[R-sig-ME] sanity-checking plans for glmer
Ben Bolker
bolker at ufl.edu
Tue Jun 1 02:01:51 CEST 2010
Mitchell Maltenfort wrote:
> Having briefly fallen for the notion that the negative.binomial family
> in MASS could be used in glmer, I want to use these lists for a sanity
> check on my final (?) plans.
>
> I want to use glmer for logistic regression and for poisson regression
> on a data set of 10,000 items. There will be two crossed random
> effects.
>
> For the logistic regression, I want odds ratios with confidence
> intervals.For the poisson regression, I'd want multiplying factors,
> again with confidence intervals. Either way, my co-authors will want
> p-values. I'd also like to examine whether the two random effects
> have comparable variation, and whether any of them are provide odds
> ratios or multipliers that are are statistically distinct from 1.0 .
>
> Can I use the s.e's and p-values (from z-statistics) provided by
> glmer? Or should I use the pvals.fnc function from the language R
> package?
>
> Are there any holes in my plans I'm not seeing?
>
[cross-posting to multiple R lists is discouraged.]
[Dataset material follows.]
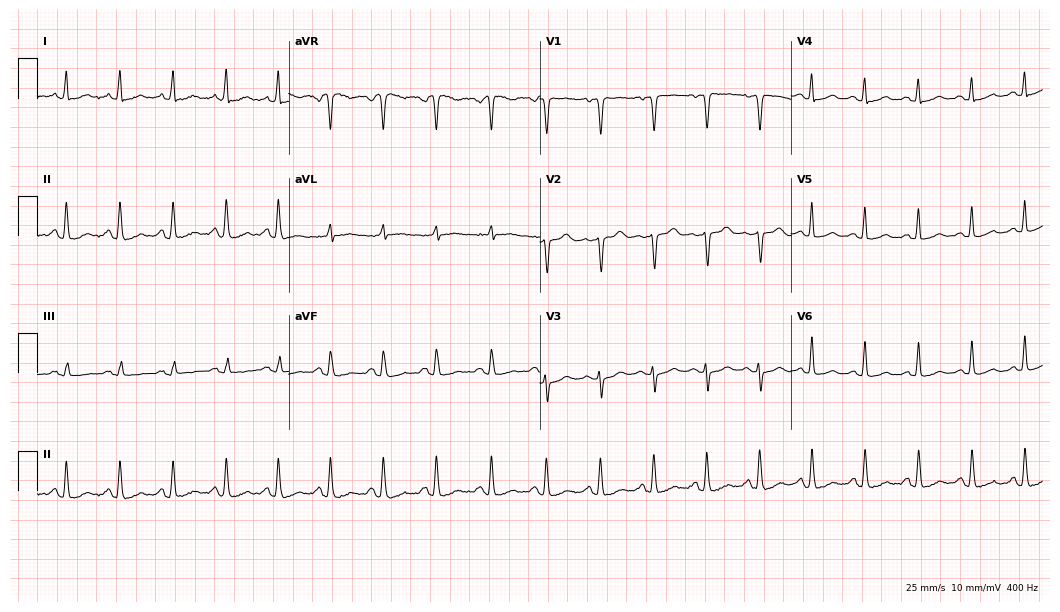
Resting 12-lead electrocardiogram (10.2-second recording at 400 Hz). Patient: a female, 50 years old. The tracing shows sinus tachycardia (a sinus rate of 100 beats per minute or more).
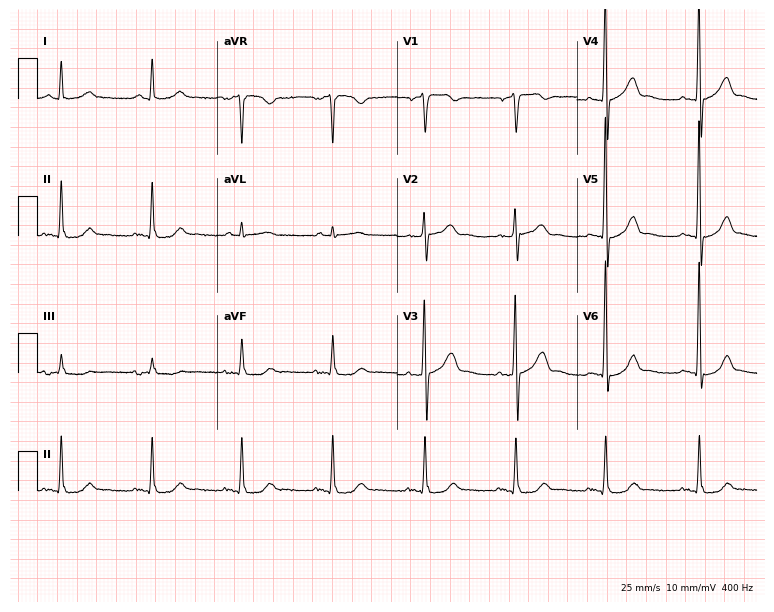
12-lead ECG from a man, 54 years old (7.3-second recording at 400 Hz). No first-degree AV block, right bundle branch block, left bundle branch block, sinus bradycardia, atrial fibrillation or sinus tachycardia recorded for this tracing. Findings outside these six are not listed.

How difficult this is, practically, depends on how many random-effects
levels you have (in the random effect with the minimum number of
random-effect levels). If this number is large (>50? Angrist and
Pischke give "42" as the rule of thumb in their Douglas-Adams-themed
econometrics book ...), then you can get away with Wald-Z or likelihood
ratio inferences without worrying about adjusting for finite-sample
effects (i.e., use anova() or the s.e.'s and p-values provided by
glmer). For the random effects, use anova() [or possibly the RLRsim
package, although I don't know if it will work in this case].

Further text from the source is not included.